– Если я вернусь к Свелтеру, я расскажу ему, всем расскажу о словах его светлости и тогда…
– Подойди! – повторил сквозь зубы Флэй, – подойди или я тебе кости переломаю. Рот разевать надумал? Я тебя утихомирю.
Широко шагая, Флэй выволок Стирпайка в узкий коридор и, пройдя половину его, остановился у некоей двери. Он отпер ее одним из своих ключей и, швырнув Стирпайка внутрь, замкнул за юношей дверь.
«СВЕЧНОЕ САЛО И ПТИЧЬЕ СЕМЯ»
Подобная гигантскому пауку, висящему на металлической нити, люстра парила над комнатой в девяти футах от дощатого пола. С раскинутых ею железных лап капля за каплей, капля за каплей вытягивались вниз бледные наплывы восковых сталактитов. Под железным пауком покоился грубо сколоченный стол с наполовину выдвинутым, полным птичьего корма ящиком, повернутый так, что на одном его углу подрастал понемногу конус свечного сала – мерцающая пирамида высотою со шляпу.
Беспорядок, царивший в комнате, граничил с хаосом. Всякая вещь казалась только что отброшенной в сторону. Даже кровать стояла под нелепым углом, словно она отпрыгнула от стены и теперь вопила, требуя, чтобы ее придвинули назад, вплотную к красным обоям. Свечи оплывали и вспыхивали, и тени раскачивались по стене из стороны в сторону или вверх-вниз, а за кроватью мотались по обоям теневые профили четырех птиц.
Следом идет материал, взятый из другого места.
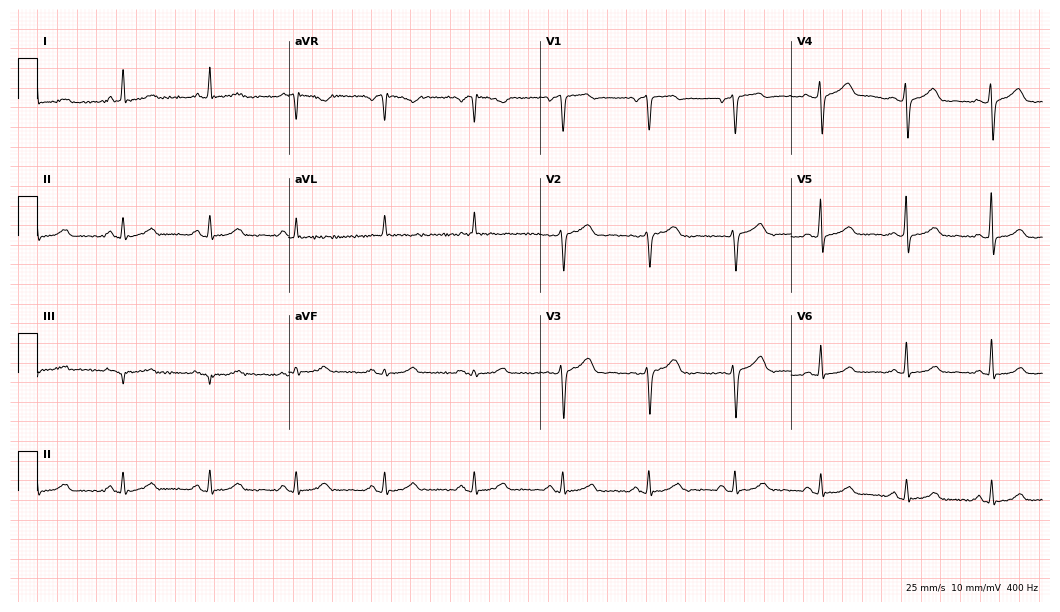
Electrocardiogram (10.2-second recording at 400 Hz), a female, 59 years old. Overall reading on record: normal ECG.

Между ними колебалась огромная голова. Эту тень отбрасывала ее светлость, семьдесят шестая графиня Гроанская. Она лежала, откинувшись на подушки и обернув черной шалью плечи. Волосы ее, сиявшие темной, почти что черной рыжиной, выглядели так, словно кто-то затеял свивать на макушке огромный узел, да не закончив, бросил. Плотные завитки падали ей на плечи и сплетались на подушках, точно горящие змеи.
Глаза у Графини были бледно-зеленого, частого у кошек оттенка. Очень большие, они все же казались маленькими в сравнении с бледной ширью ее лица. Нос был достаточно крупен, чтобы таким и выглядеть, несмотря на облегавший его простор. Графиня оставляла впечатление существа очень массивного, хотя поверх покрывала виднелись лишь руки ее, плечи, шея и голова.
По левой руке, лежавшей на покрывале ладонью кверху, бочком сновала туда-сюда сорока, выклевывая по зернышку из холмика насыпанной на ладонь пшеницы. На плечах Графини сидели черноголовый чекан и здоровенный ворон, этот спал. Спинку кровати украшали собою два скворца, деряба и небольшая сова. Время от времени между прутьями решетки в высоко сидящем оконце, почти никакого света не пропускавшем, появлялась новая птица. Плющ, пробившийся сквозь оконце снаружи, уже распустил усики снутри по стене, по ее красным обоям. И хотя этот плющ придушил и ту малость света, какую пропускало оконце, сил его не хватало, чтобы помешать птицам во всякий час дня и ночи проникать в комнату и навещать леди Гертруду.
– Ну будет, будет, будет! – глубоким, хриплым голосом проговорила Графиня, обращаясь к сороке. – Хватит с тебя на сегодня, моя дорогая!